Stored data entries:
[Start of section]
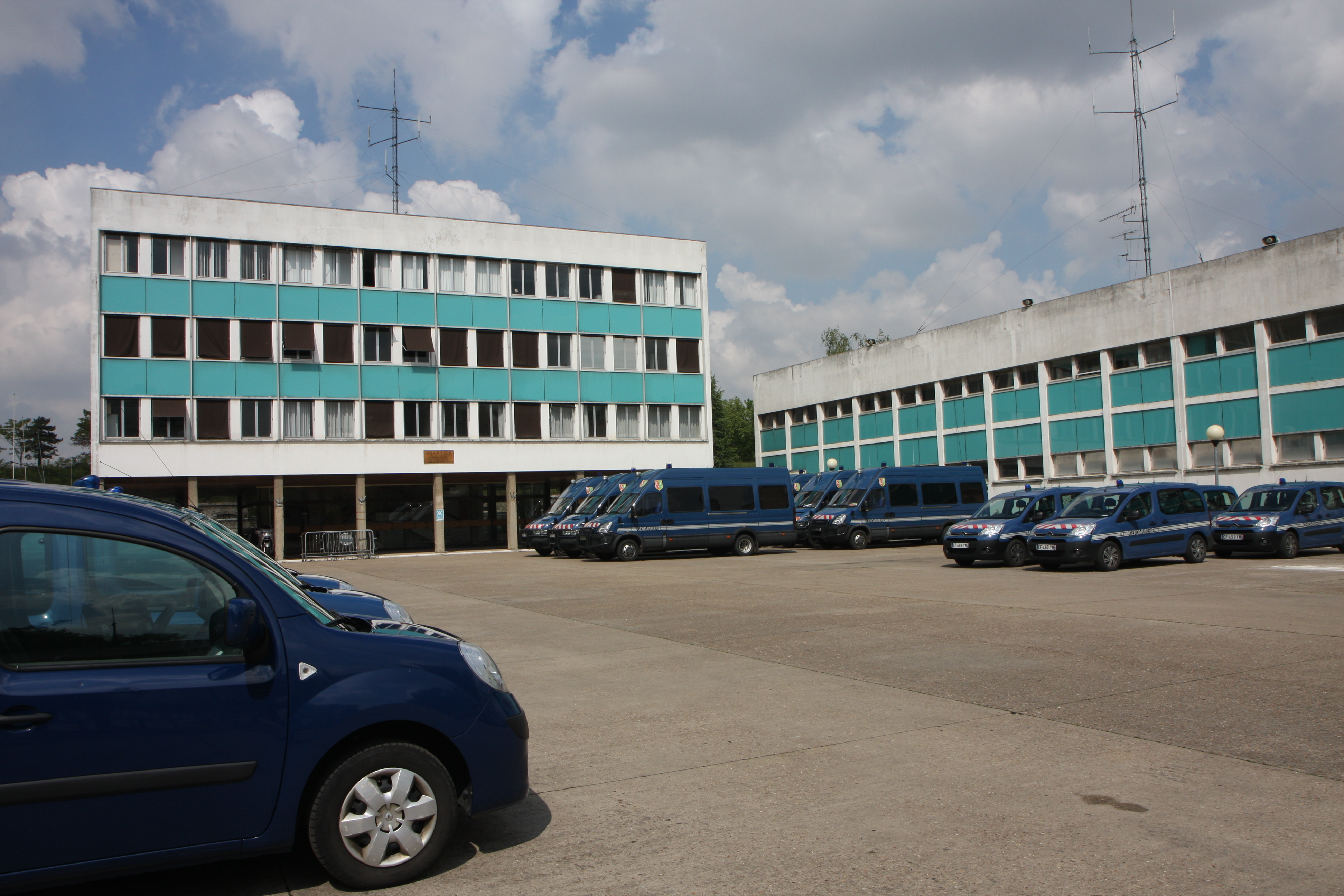 Cour du quartier Mohier et Etat-major du groupement II/1 de gendarmerie mobile à Maisons-Alfort (1)
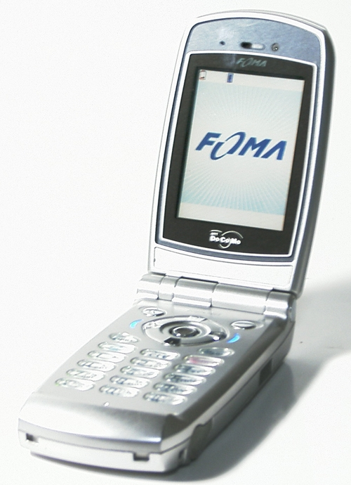 Au_Mobile_Shop_Shinjuku,_Tokyo Japan
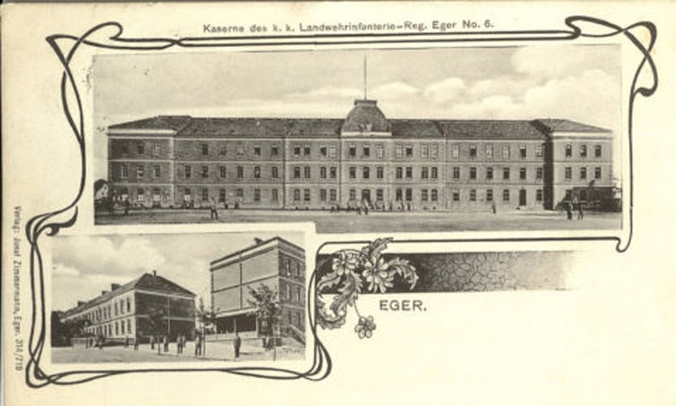 k.k. Landwehrkaserne in Eger in Böhmen
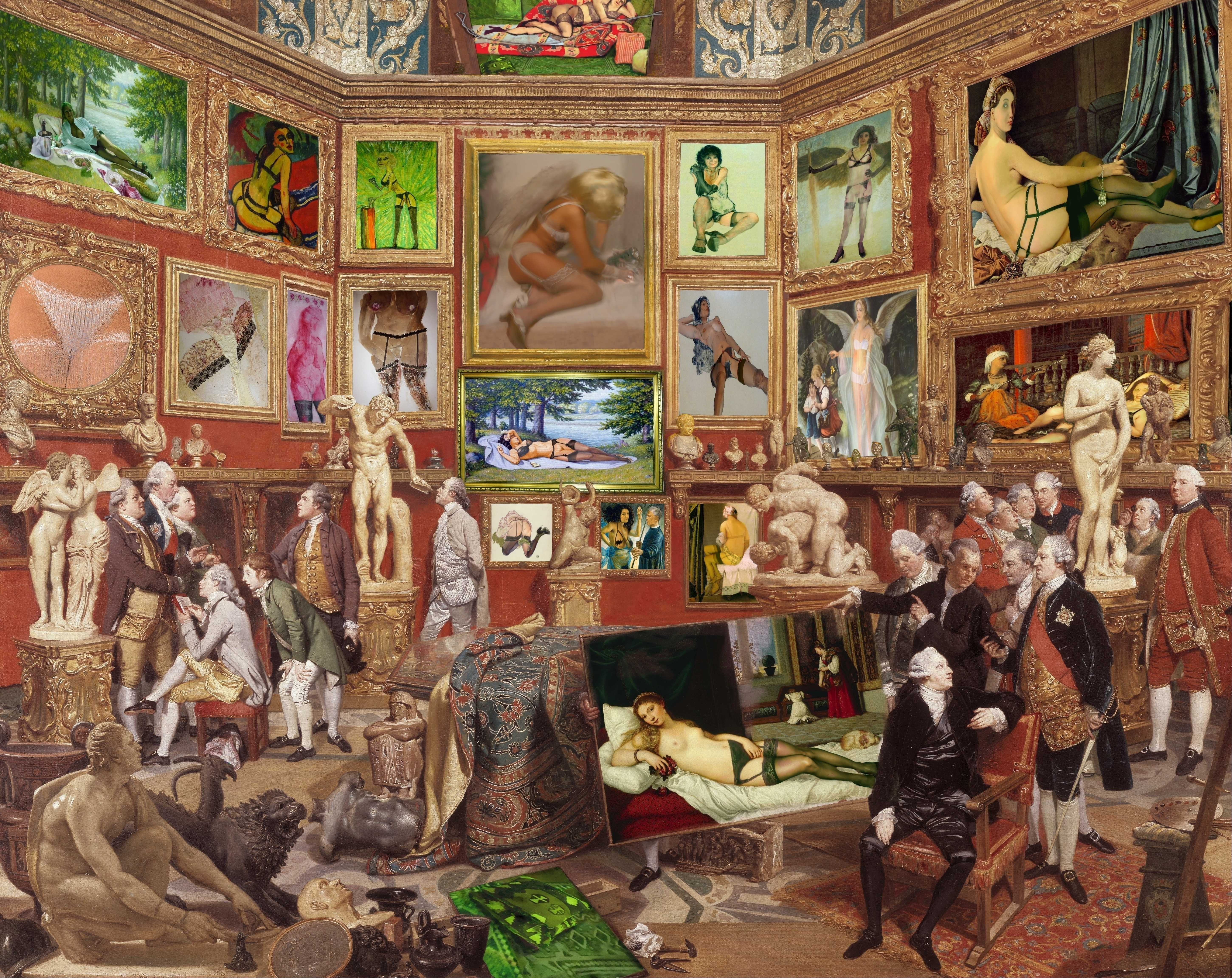 CG-Print auf Leinwand 150x100 cm
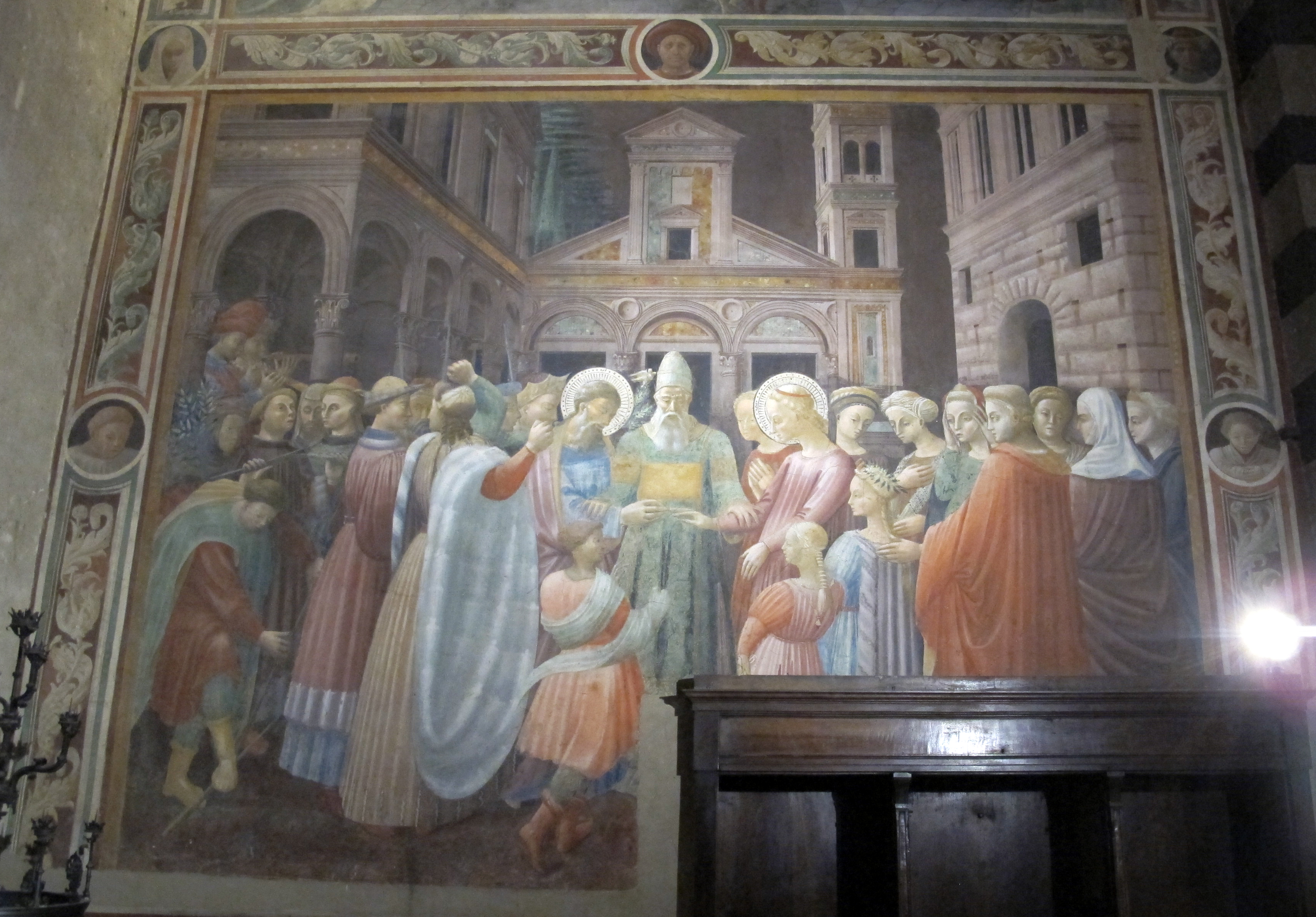 Duomo (Prato) - Cappella dell'Assunta
[End of section]
**What to work on:** Skip the pictures and print each record exactly as it stands.

**Task output:**
 Cour du quartier Mohier et Etat-major du groupement II/1 de gendarmerie mobile à Maisons-Alfort (1)
 Au_Mobile_Shop_Shinjuku,_Tokyo Japan
 k.k. Landwehrkaserne in Eger in Böhmen
 CG-Print auf Leinwand 150x100 cm
 Duomo (Prato) - Cappella dell'Assunta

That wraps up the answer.